Комтес. Я спросил, каким образом различание, в том виде, в котором вы попытались его описать, не будучи ни словом, ни понятием, связано с тем, к чему привела нас мысль Фрейда (не ограниченная лишь ранними сочинениями, которые вы интерпретировали), а именно с субъектом полового различия, который наделяет полом человека. Я думаю, что понятие исчезновения человека показывает, что он не является местом полового различия. Поэтому Фуко и утверждает это исчезновение (и отлив, который его подготавливает), что равнозначно продумыванию невозможности появления женщины. Из этой перспективы — исчезновения человека / отсутствия субъекта полового различия — я бы хотел понять, как соотносятся между собой достижение фрейдовской мысли, а именно половое различие, и то, что мы мыслите под термином различание.

Деррида. Ваш вопрос предполагает мое согласие с вами в том, что тема полового различия является, как вы выразились, «достижением» фрейдовской мысли. Я ничего об этом не знаю и никогда об этом не думал.

Комтес. Вы ссылаетесь на его ранние тексты.

Деррида. Не только. Его тексты подлежат изучению. Является ли тема полового различия достижением фрейдовской мысли? Я не знаю. Не знаю даже, достигает ли или завершает себя его мысль (как и любая другая) где-либо. Следует ли мыслить половое различие в терминах различания или наоборот? Я не знаю. Подозреваю, что вопрос плохо сформулирован. Я больше ничего не смогу сымпровизировать на этот счет…

Валь. Я думаю, можно поискать предшественников в литературе. Я имею в виду Валери и, конкретнее, Малларме. Мне вспоминается поэма, где в неопределенности высшей игры кружева исчезают, выражаясь в единодушном конфликте гирлянды с самой собой.

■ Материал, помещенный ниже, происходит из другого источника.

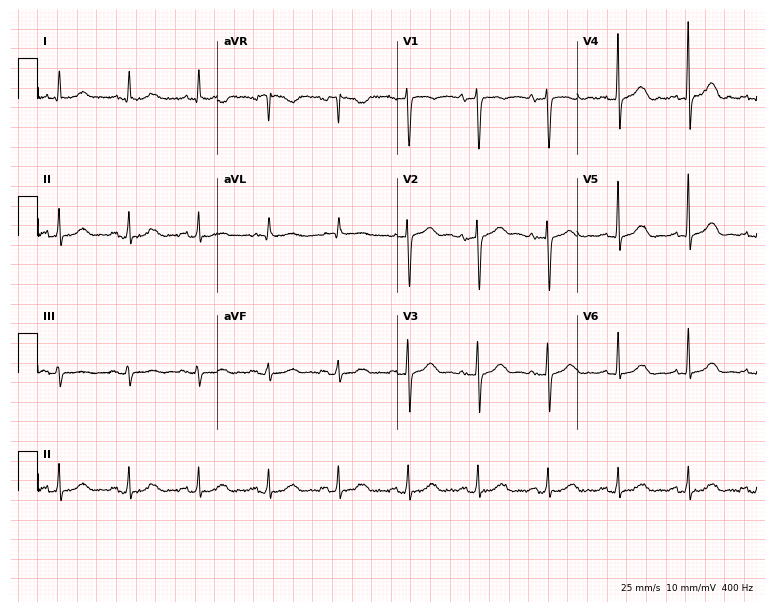
ECG — a 77-year-old female patient. Screened for six findings — first-degree AV block, right bundle branch block, left bundle branch block, sinus bradycardia, atrial fibrillation, sinus tachycardia — none is recorded. Other findings, if any, are not listed.
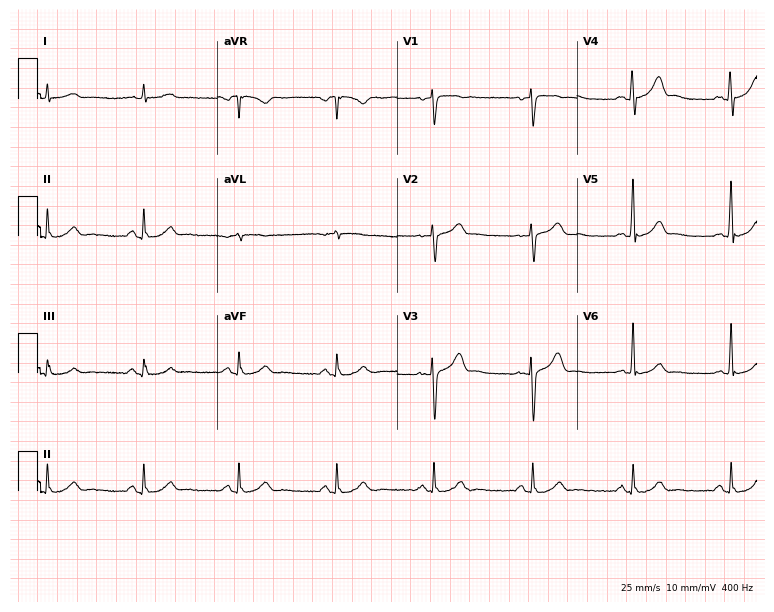
12-lead ECG from a 45-year-old male. Recorded interpretation: within normal limits.
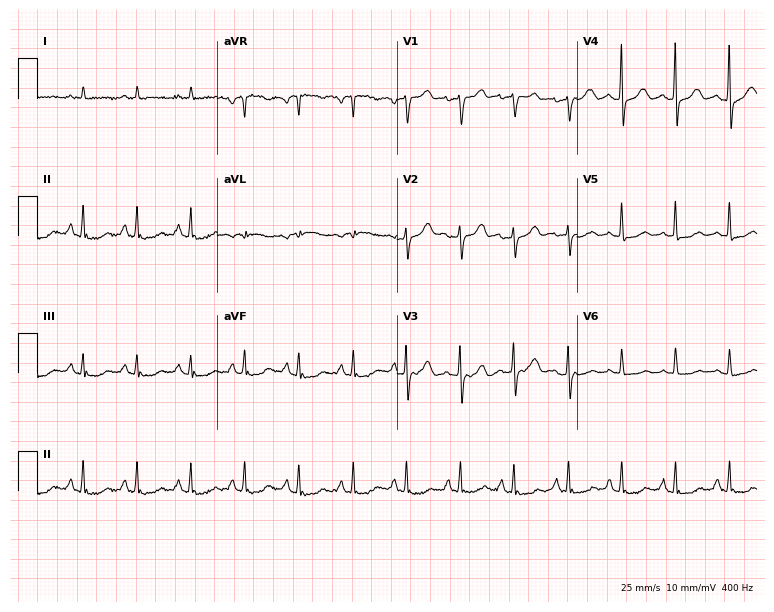
12-lead ECG (7.3-second recording at 400 Hz) from a female, 84 years old. Findings include sinus tachycardia (a sinus rate of 100 beats per minute or more).
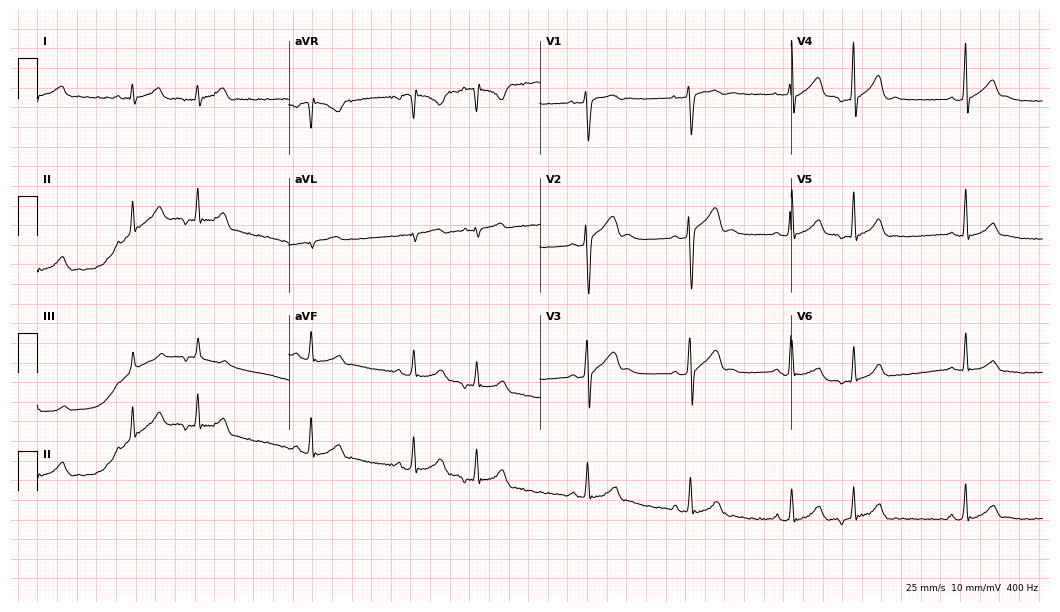
Resting 12-lead electrocardiogram (10.2-second recording at 400 Hz). Patient: a male, 19 years old. None of these six findings is recorded: first-degree AV block, right bundle branch block (RBBB), left bundle branch block (LBBB), sinus bradycardia, atrial fibrillation (AF), sinus tachycardia.
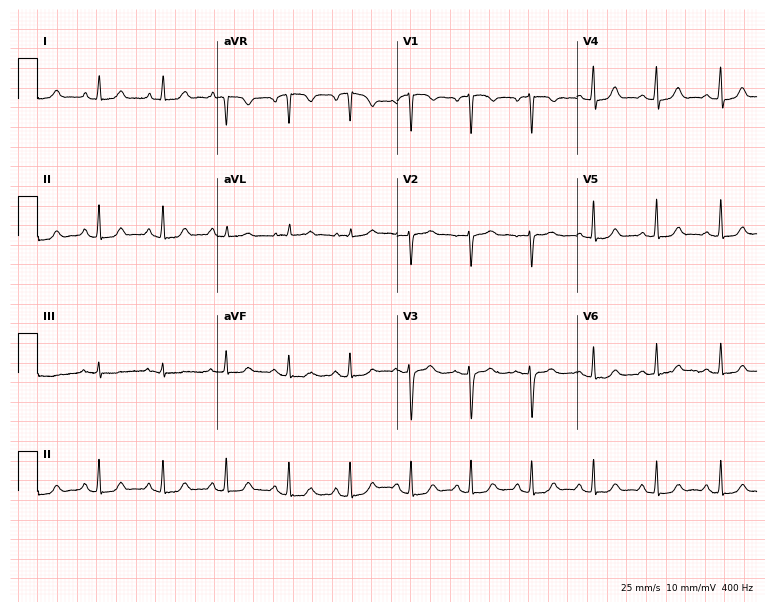
Resting 12-lead electrocardiogram. Patient: a female, 44 years old. Read as a normal ECG.
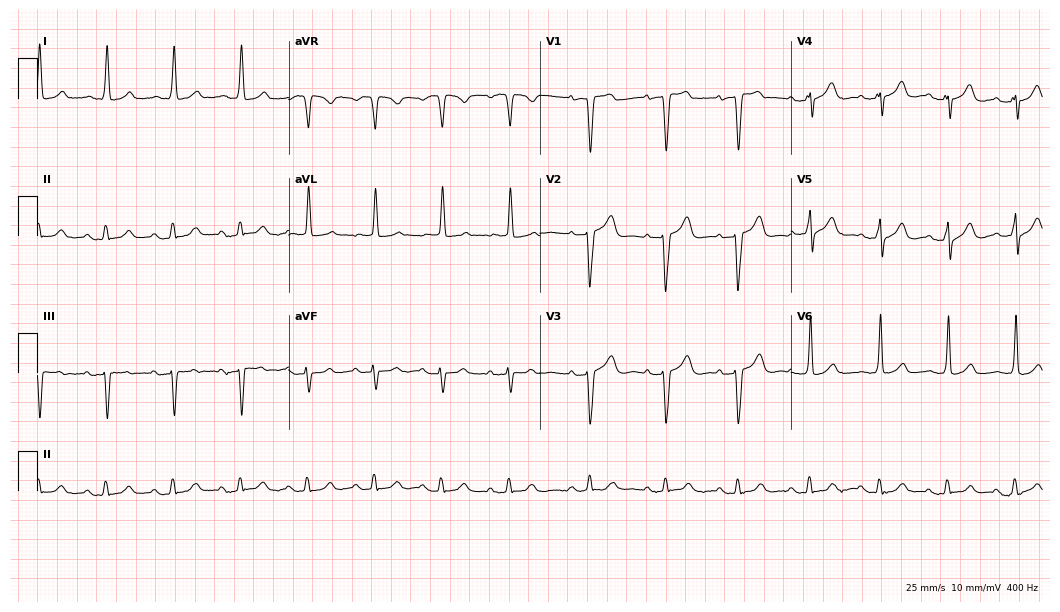
Standard 12-lead ECG recorded from a female patient, 82 years old (10.2-second recording at 400 Hz). Read as a normal ECG.
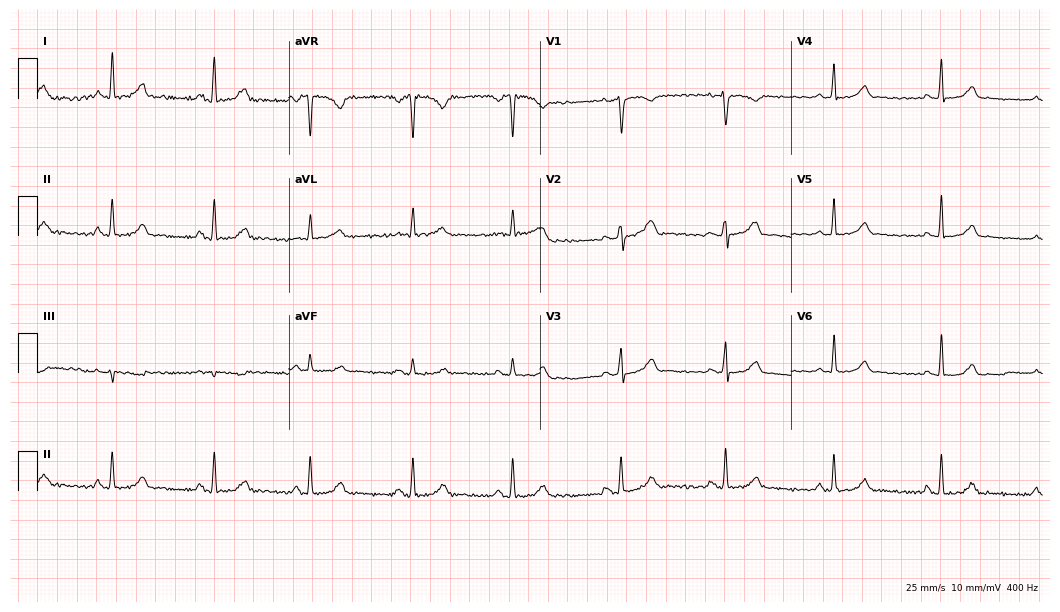
Standard 12-lead ECG recorded from a woman, 37 years old. Read as a normal ECG.
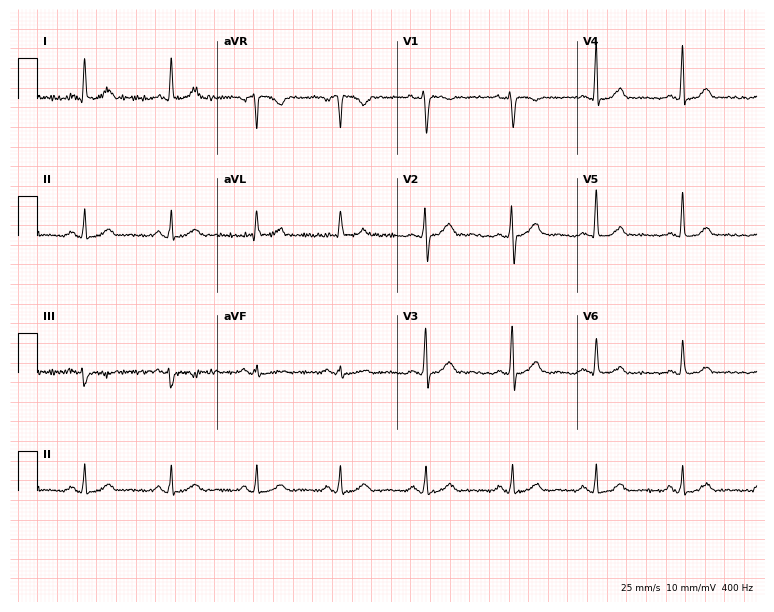
12-lead ECG from a 59-year-old female patient. No first-degree AV block, right bundle branch block, left bundle branch block, sinus bradycardia, atrial fibrillation or sinus tachycardia recorded for this tracing.
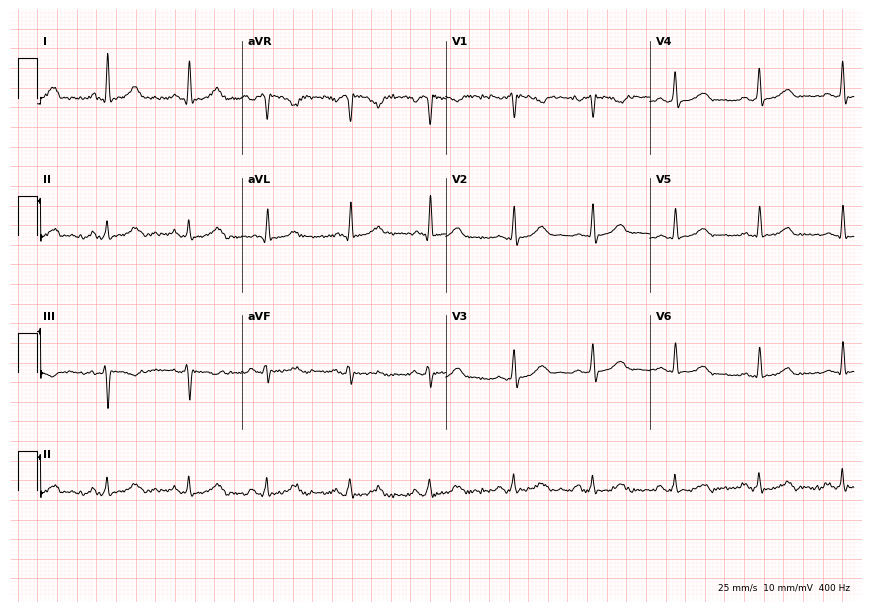
Resting 12-lead electrocardiogram. Patient: a 59-year-old woman. Read as a normal ECG.

Деррида. Я бы никогда — по самым разным причинам — не осмелился говорить о «предшественниках». Что касается Малларме, я нередко на него прямо ссылаюсь. Не случайно слово espacement, которое я употребляю довольно часто, появляется в знаменитом предисловии к «Броску костей». То же самое относится и к шахматной доске, к игре. Так что совершенно необходимо отсылать к разрыву, который он практикует, и к «литературе», которая в пространстве этого разрыва пишется. Тут я с вами полностью согласен.

Жанна Эрш. То, что я скажу, относится не к фундаментальным вещам, а к языку, средствам и способу выражения. Слушая вас, я отчетливо ощущала, что даже если вы и не знаете, что вы в итоге хотите сказать, вы всё-таки об этом хотите говорить. Это важно. Я никого не пытаюсь рассмешить. Но средства, к которым вы прибегаете, наводят меня на размышления о современном философском стиле. Во-первых, ваше различие между différence и différance чисто французское. Кроме того, вы заметили, что оно непереводимо…

Деррида. Оно латинское. Не то чтобы его фактически можно найти в латыни, но оно функционирует исключительно в рамках группы латинских языков.

Эрш. Да, именно. Так вот, я считаю, что такое обращение с языком вошло во французскую философию под немецким влиянием. У немцев есть привычка философствовать, задействуя всю материальность своего языка, откуда возникает изобилие игры слов в ходе самых фундаментальных размышлений немецкой философии. Но ведь это, в общем и целом, не было присуще французской мысли, которая всегда стремилась — по крайней мере в принципе — к дискурсу, открытому универсальности перевода. Ваш нынешний способ размышления является эквивалентом того, что делали Гегель, Гуссерль, Хайдеггер и проч. Всё это неотделимо от структуры немецкого языка. В связи с чем и возникает целый ряд проблем. Я бы хотела понять, какой из этих способов выражения наиболее ценен с философской точки зрения.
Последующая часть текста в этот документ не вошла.